TASK
Retype, exactly as they stand, the lines from the start of the data to the line that contains "sample: Root tip", both ends included. Leave the pictures out.
== EXERCISE MATERIALS
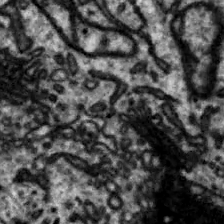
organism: Human
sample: HeLa cells
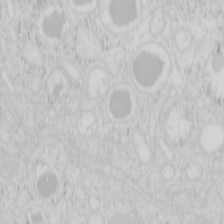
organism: Mouse
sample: Pancreas
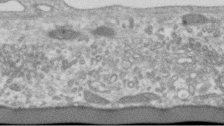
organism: Human
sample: Centriole in RPE cells
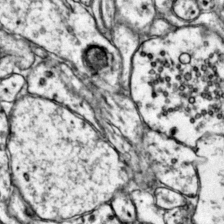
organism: Mouse
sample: Primary visual cortex
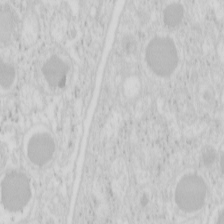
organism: Mouse
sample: Pancreas
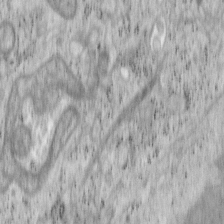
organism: Human
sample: HeLa cells
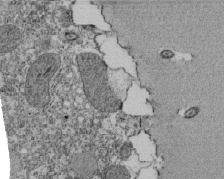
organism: Tetrahymena
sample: Cilia in tetrahymena
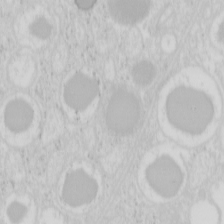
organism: Mouse
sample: Pancreas
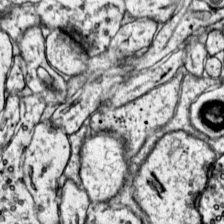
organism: Mouse
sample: Primary visual cortex
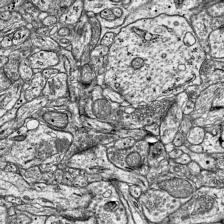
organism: Mouse
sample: Visual Cortex
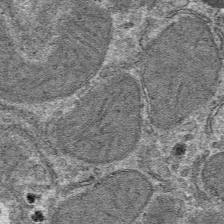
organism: Mouse
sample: Mouse hepatocytes
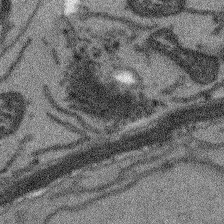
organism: Arabidopsis thaliana
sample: Root tip
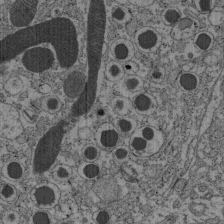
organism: C57BL Mouse
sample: Pancreatic islet
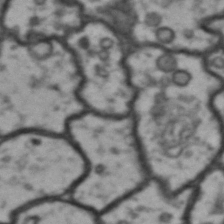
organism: Drosophila
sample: Brain
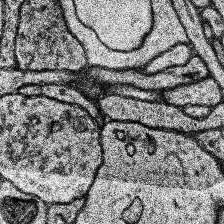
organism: Human
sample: Temporal Lobe
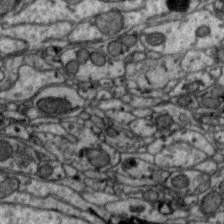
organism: Zebra finch
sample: Brain
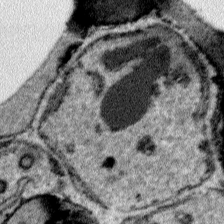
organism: Plasmodium falciparum
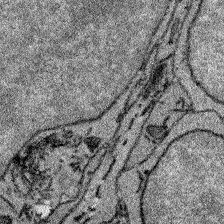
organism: Zebrafish
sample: Larval olfactory bulb
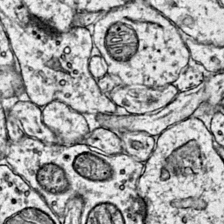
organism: Mouse
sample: Primary visual cortex
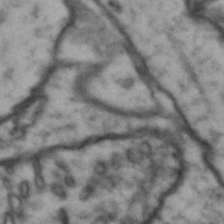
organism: Drosophila
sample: Brain
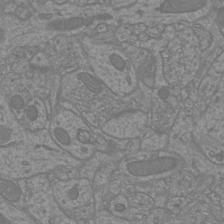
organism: Mouse
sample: Cortical neurons
====
WRITTEN RESPONSE
organism: Human
sample: HeLa cells
organism: Mouse
sample: Pancreas
organism: Human
sample: Centriole in RPE cells
organism: Mouse
sample: Primary visual cortex
organism: Mouse
sample: Pancreas
organism: Human
sample: HeLa cells
organism: Tetrahymena
sample: Cilia in tetrahymena
organism: Mouse
sample: Pancreas
organism: Mouse
sample: Primary visual cortex
organism: Mouse
sample: Visual Cortex
organism: Mouse
sample: Mouse hepatocytes
organism: Arabidopsis thaliana
sample: Root tip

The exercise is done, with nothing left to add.